If that is not so, and if that does not come to pass, then the victory of Christ over death and the grave is but partial. Satan has divided the victory of Christ in two. Christ Himself may have been raised, but these who have found refuge in Him lie corrupting in the dust of the ground. And every grave in this world cries aloud to heaven: “He is not able. He has lost the victory. The grave is triumphant. I lie in this dust of the ground. I lie corrupting in this earth because He is not able to deliver us who are held in the grasp of grief and lie under the victorious feet of sin and of death. He has failed us.” And my brother, the very resurrection of Christ Himself but emphasizes that ultimate defeat of our Lord. He is in heaven in a resurrected, glorified body, but all of His saints who surround Him are disembodied spirits.

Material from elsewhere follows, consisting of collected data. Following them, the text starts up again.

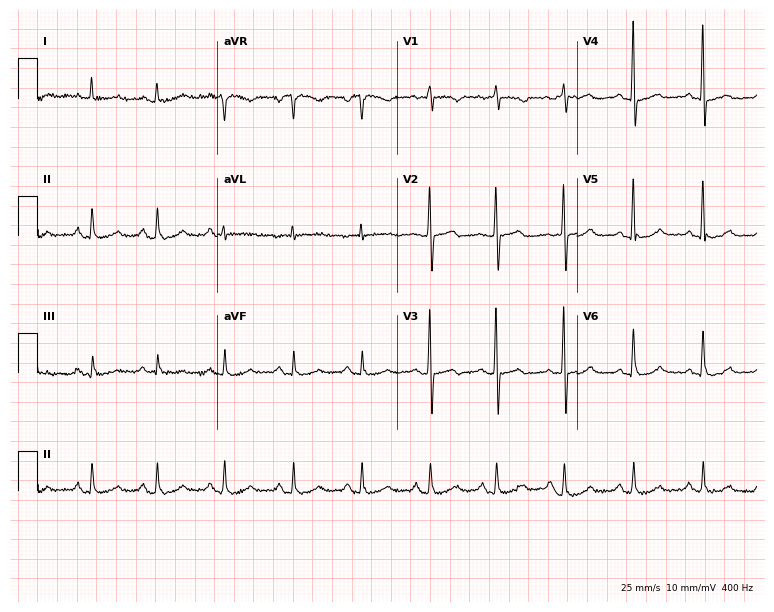
Resting 12-lead electrocardiogram (7.3-second recording at 400 Hz). Patient: a woman, 61 years old. Read as a normal ECG.
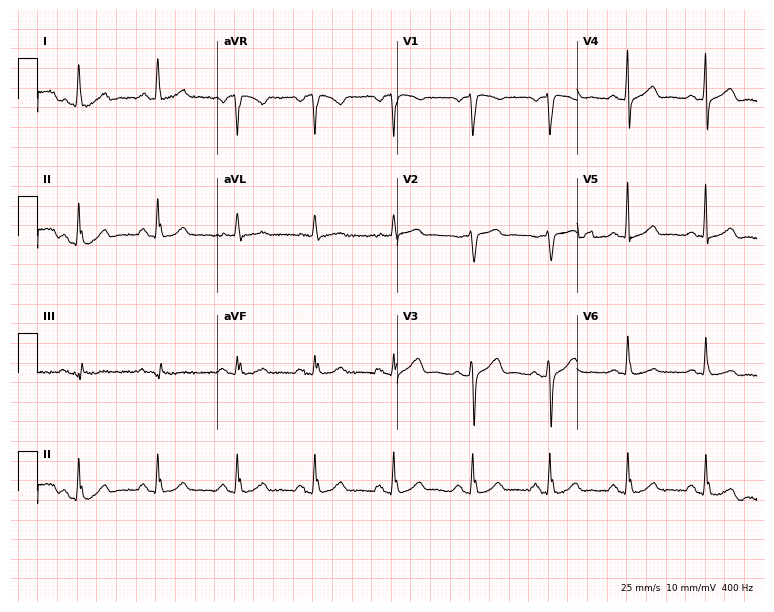
12-lead ECG from a female patient, 68 years old. Labelled as a normal ECG.
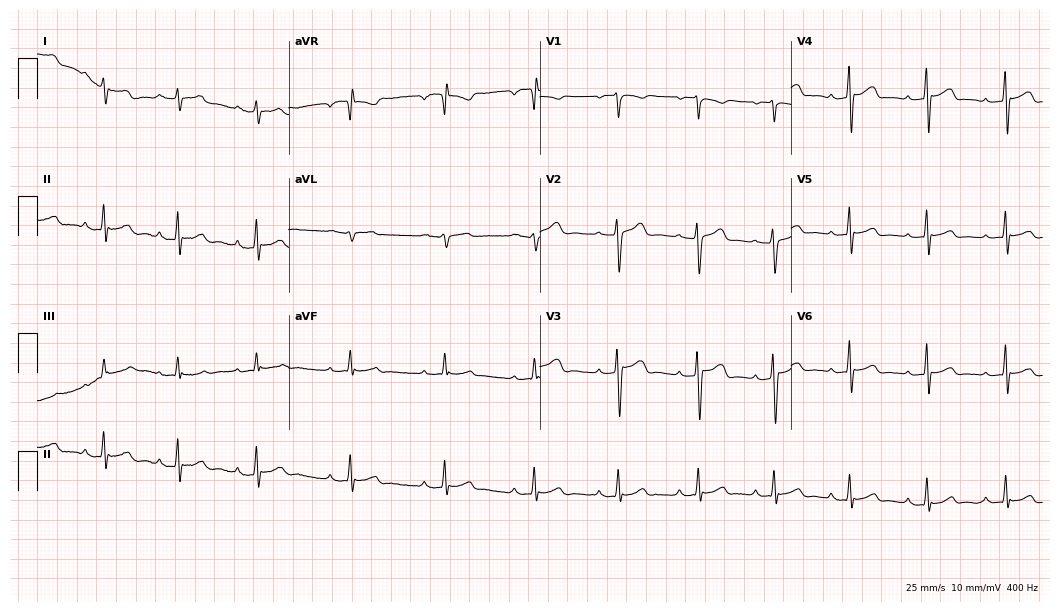
12-lead ECG from a female, 17 years old (10.2-second recording at 400 Hz). Recorded interpretation: within normal limits.
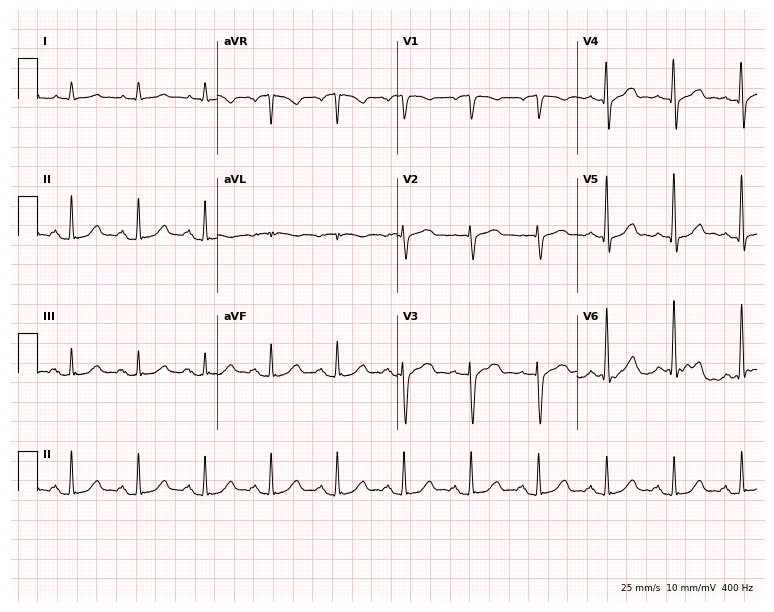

In the second letter of Paul to the church at Corinth, in the fifth chapter, Paul describes the horror to the Christian of disembodiment. Like nature abhors a vacuum, the Christian faith abhors disembodiment. Paul calls it nakedness. Paul calls it unclothed [2 Corinthians 5:1-4]. We who lie corrupting in the dust of the ground may be spirits in heaven, but our very corrupting bodies witness against Christ. He’s not able to raise us from the dead.
He is raised. He’s an immortalized, glorified, transfigured man, but we lie [as] pawns of Satan. He, Satan, is the victor of the tomb. Every grave in this world witnesses against our Lord: “You’re not able. You have failed. You’ve passed me by. You’ve forgotten me.” The grave is triumphant. Death is victorious.
That’s why I think that when I read the Bible such as the fourth chapter of the First Thessalonian letter or the fifteenth chapter of the First Corinthian letter—that’s why I read that when He comes, when He comes, when He comes the dead in Christ are raised first [1 Thessalonians 4:4-18, 1 Corinthians 15:52]. This is the great mark of the triumphant Lord: the resurrection of the dead [Romans 1:4]. And if He’s not able to raise us from the dead, if He leaves us corrupting in the heart of the earth, His victory is nothing but a defeat for His fallen saints and those who have found refuge in Him. There has to be a resurrection from the dead if our Lord is to be victorious over sin and death and the grave.
In our beautiful passage, it speaks of “the grace of God that has brought salvation to us” [Titus 2:11]. That salvation is in three respects. The salvation is for us. He died for us on the Cross [Romans 5:8]. That salvation is in us. He regenerates our souls and our spirits [Titus 3:3-6]. But also, that salvation is upon us. We are clothed upon with our house, our home, our body, which is fashioned by His omnipotent hands in heaven [1 Corinthians 15:45-57]. That’s why it is called “the blessed hope.”
Third: last, it is called “the blessed hope” because of the glorious appearing, personal, visible, of our great God and Savior Jesus Christ. Do you notice the theology of that sentence: “looking for the blessed hope and the doxa appearing of the, t-h-e singular, the—the great God and Savior, our Jesus Christ” [Titus 2:13]. That’s what it is. As Paul wrote it, we are looking for “the appearing of the great God our Savior Jesus Christ.” When He comes—when He comes, it’ll be the coming of the Lord God Himself, and it will be the Lord God Himself that we shall see [Revelation 1:5-8].
That theology of the deity of our Lord is met again and again in the Word of the Bible. For example, Isaiah 9 and 6: “Unto us a child is born and unto us a Son is given …. and His name shall be called Wonderful, Counselor, The Mighty God, The Everlasting Father …” His deity.
In the theme of our pre-Easter services, the doubting Thomas looking upon the risen Lord cried, “My Lord and my God” [John 20:28]. It is God who is coming in all of the glory of deity, “the glorious appearing of our great God and Savior Jesus Christ” [Titus 2:14].